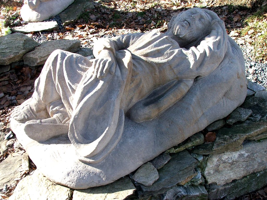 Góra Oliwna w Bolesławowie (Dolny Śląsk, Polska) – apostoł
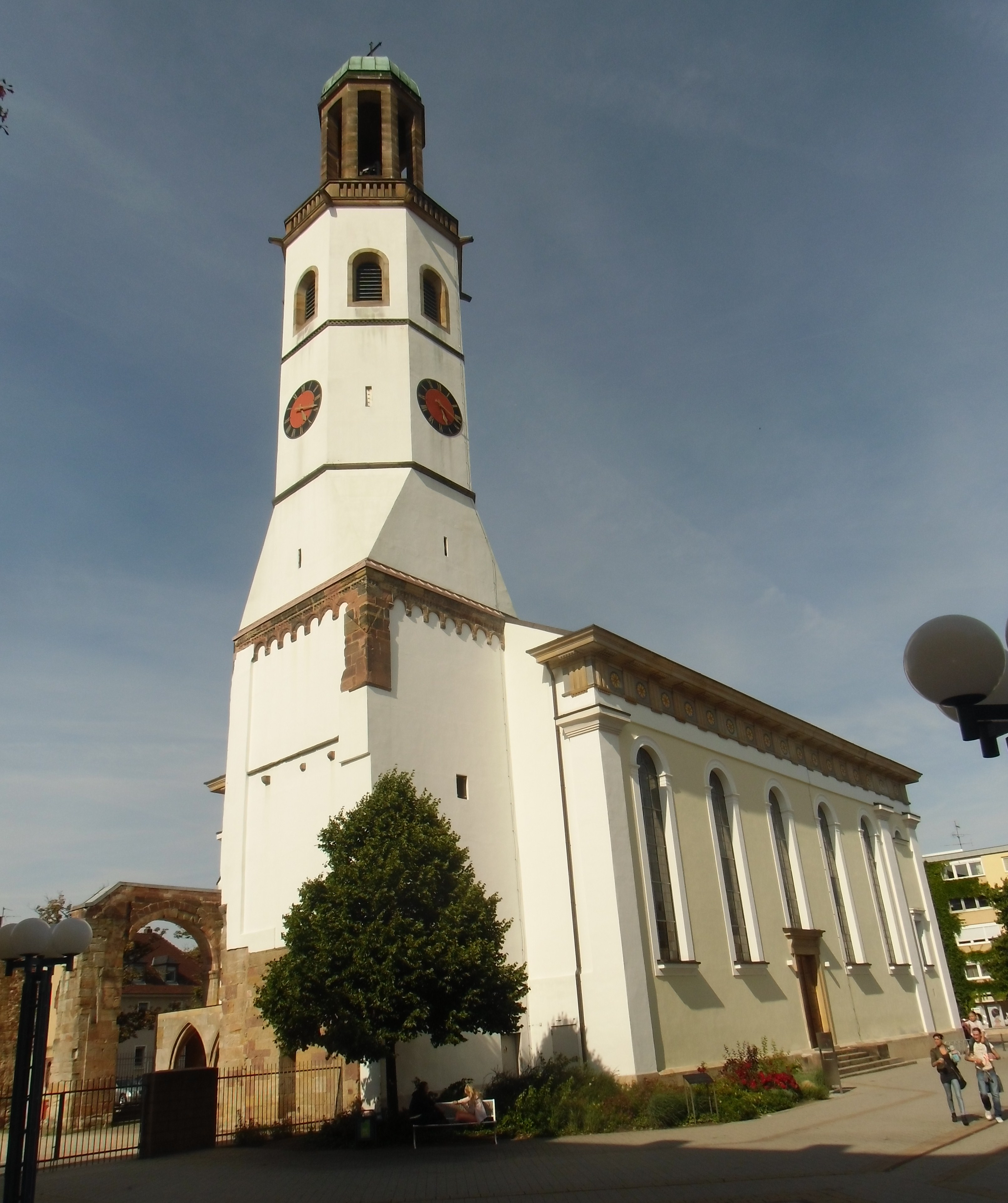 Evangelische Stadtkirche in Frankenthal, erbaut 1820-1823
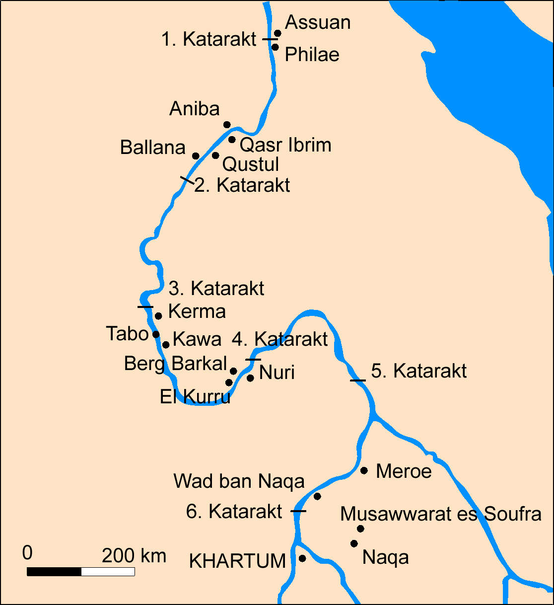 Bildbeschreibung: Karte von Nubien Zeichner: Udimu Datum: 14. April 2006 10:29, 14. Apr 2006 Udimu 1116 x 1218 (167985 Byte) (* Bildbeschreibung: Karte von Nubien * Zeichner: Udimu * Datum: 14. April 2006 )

........

ASSIGNED TASK:
An exact repeat of the listing above, pictures excluded, is the answer.

ANSWER TO THE PROBLEM:
 Góra Oliwna w Bolesławowie (Dolny Śląsk, Polska) – apostoł
 Evangelische Stadtkirche in Frankenthal, erbaut 1820-1823
 Bildbeschreibung: Karte von Nubien Zeichner: Udimu Datum: 14. April 2006 10:29, 14. Apr 2006 Udimu 1116 x 1218 (167985 Byte) (* Bildbeschreibung: Karte von Nubien * Zeichner: Udimu * Datum: 14. April 2006 )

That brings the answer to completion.